Rheumatic fever is a delayed immune response that can occur after infections with certain group A streptococcal bacteria. It causes damage to certain organs, particularly the heart.
What is going on in the body?
Strep throat and scarlet fever are two types of infections that precede rheumatic fever. If a person is not treated effectively with antibiotics for these infections, he or she may have an immune response. The effects of this response can be seen in the heart, joints, brain, and skin.
The most serious effect of rheumatic fever is a heart valve defect known as mitral stenosis. Rheumatic fever was more common before antibiotics were available to treat infections.
What are the causes and risks of the disease?

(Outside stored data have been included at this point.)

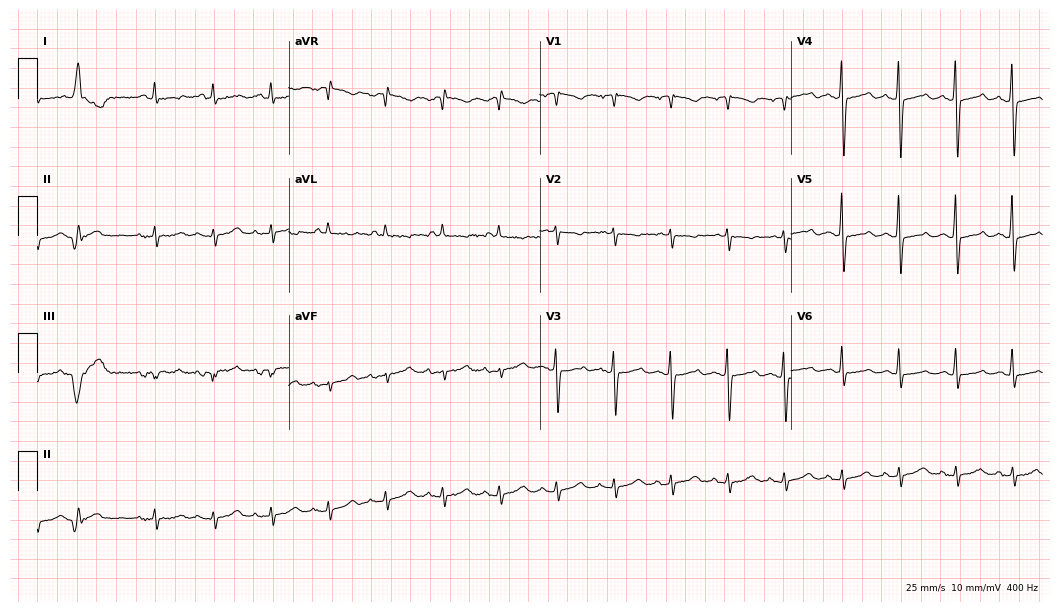
Standard 12-lead ECG recorded from a 75-year-old female. The tracing shows sinus tachycardia (a sinus rate of 100 beats per minute or more).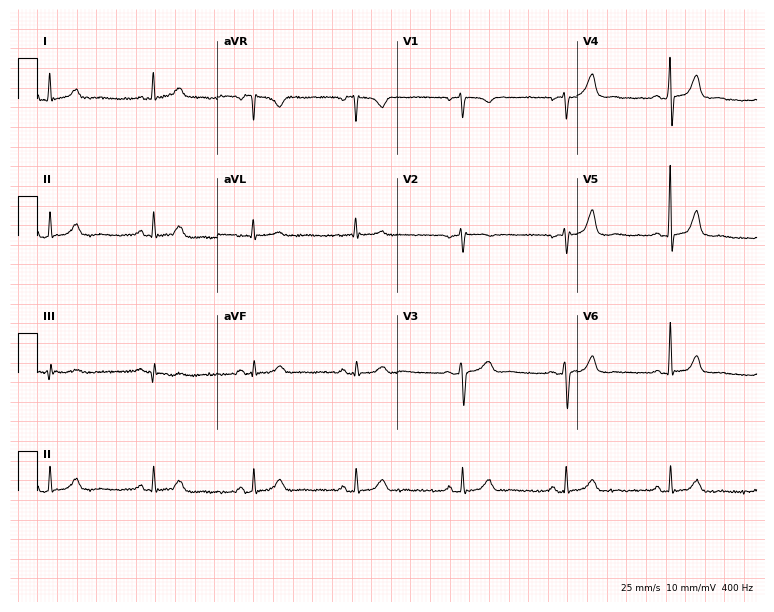
Standard 12-lead ECG recorded from a female patient, 61 years old (7.3-second recording at 400 Hz). Read as a normal ECG.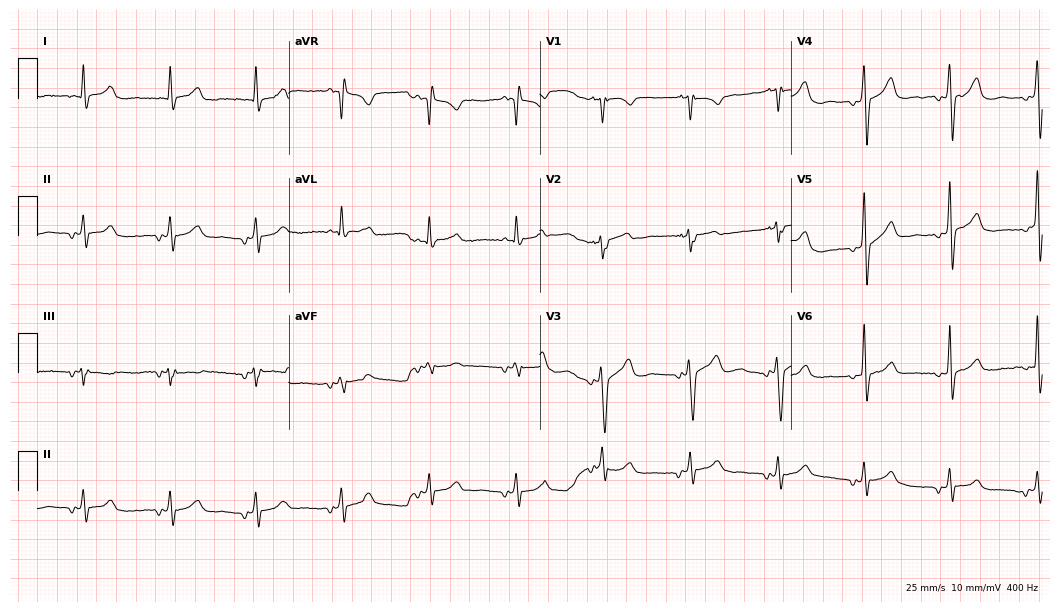
Standard 12-lead ECG recorded from a man, 49 years old. None of these six findings is recorded: first-degree AV block, right bundle branch block (RBBB), left bundle branch block (LBBB), sinus bradycardia, atrial fibrillation (AF), sinus tachycardia.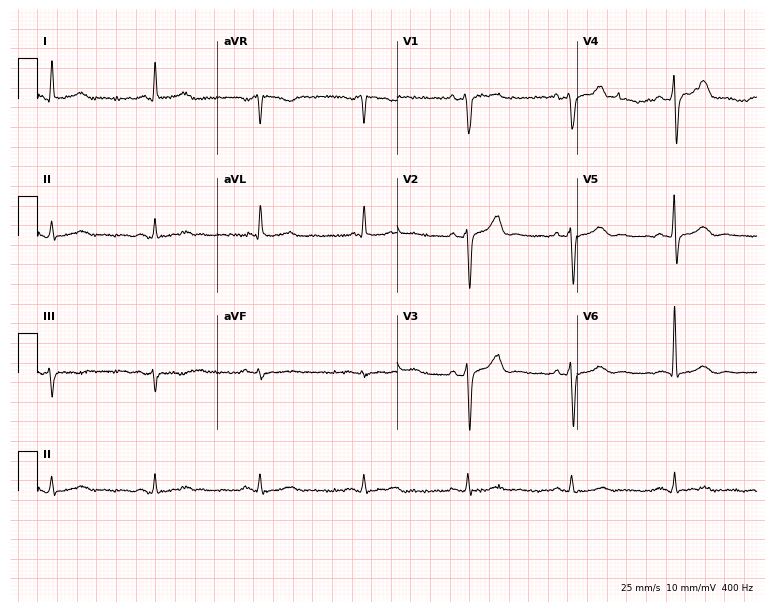
12-lead ECG from a 76-year-old man. No first-degree AV block, right bundle branch block (RBBB), left bundle branch block (LBBB), sinus bradycardia, atrial fibrillation (AF) or sinus tachycardia recorded for this tracing. Findings outside these six are not listed.

Rheumatic fever is an immune response to an infection with group A streptococcus. The same bacteria cause strep throat and scarlet fever. While streptococcal skin infections are relatively common, they have not been linked to rheumatic fever.
Rheumatic fever is most prevalent in school-age children who are 5 to 15 years old. It is seen most often in the cold winter months when strep throat is also most common. Rheumatic fever may also occur in adults. It is seen with equal frequency in men and women. However, women with rheumatic fever are more likely to develop Sydenham chorea and mitral stenosis.
What can be done to prevent the disease?
Effective treatment of strep infections
with antibiotics significantly lowers a person's risk of developing rheumatic fever. Individuals with these infections should take their full course of antibiotics, even after symptoms are gone.
How is the disease diagnosed?
Diagnosis of rheumatic fever starts with a medical history and physical examination. The healthcare professional may also order diagnostic tests. These may include the following:
- a throat culture
- an antibody titer
- an echocardiogram, or ultrasound of the heart
- a chest X-ray
The American Heart Association has issued guidelines for the diagnosis of rheumatic fever. Known as the Jones criteria, these guidelines include lab test findings as well as signs and symptoms of the disease.
Long Term Effects
What are the long-term effects of the disease?
In 75% of people with rheumatic fever, the acute attack lasts only 6 weeks. Ninety percent of the cases of rheumatic fever resolve in 12 weeks or less, and more than 95% in six months or less.
The many possible complications of rheumatic fever include:
anemia, which is a low red blood cell count
arrhythmias, which are abnormal heart rhythms
bacterial pericarditis, an inflammation of the sac surrounding the heart
congestive heart failure, a condition in which the weakened heart is unable to pump blood effectively throughout the body
endocarditis, which is an inflammation of the lining of the heart
heart valve damage, including mitral stenosis and mitral valve prolapse
proteinuria, a condition in which protein is lost in the urine
Sydenham chorea, a nervous system disorder that causes involuntary, writhing movements
What are the risks to others?
Rheumatic fever itself is not contagious and poses no risk to others. However, the streptococcal infection can be highly contagious.
What are the treatments for the disease?
A person with strep throat will be given antibiotics such as penicillin and erythromycin. Nonsteroidal anti-inflammatory drugs (NSAIDs) such as aspirin and ibuprofen, may be used as needed for pain and fever. However, aspirin should not be used by children because of the risk for developing a serious neurologic condition called Reye syndrome.
A person who has rheumatic fever will be given antibiotics as well as NSAIDs. Corticosteroids, such as prednisone, may be used to modify the immune response. Bed rest is recommended for a person who has rheumatic fever. Some healthcare professionals prescribe digoxin (i.e., Lanoxin), a medicine that strengthens the contractions of the heart.
After the initial treatment, a slow increase in physical activity is allowed. Any complications are treated on a case-by-case basis.
What are the side effects of the treatments?
Antibiotics and pain medicines
may cause stomach upset, rash, and allergic reactions. Corticosteroids can increase the person's risk of infection.
What happens after treatment for the disease?
A person who has had rheumatic fever may need lifelong treatment with antibiotics to prevent further attacks. He or she may also be advised to take preventive antibiotics before surgery or dental procedures.
How is the disease monitored?
The healthcare professional will monitor a person for the complications of rheumatic fever, sometimes with repeated echocardiograms and other tests. Any new or worsening symptoms should be reported to the professional.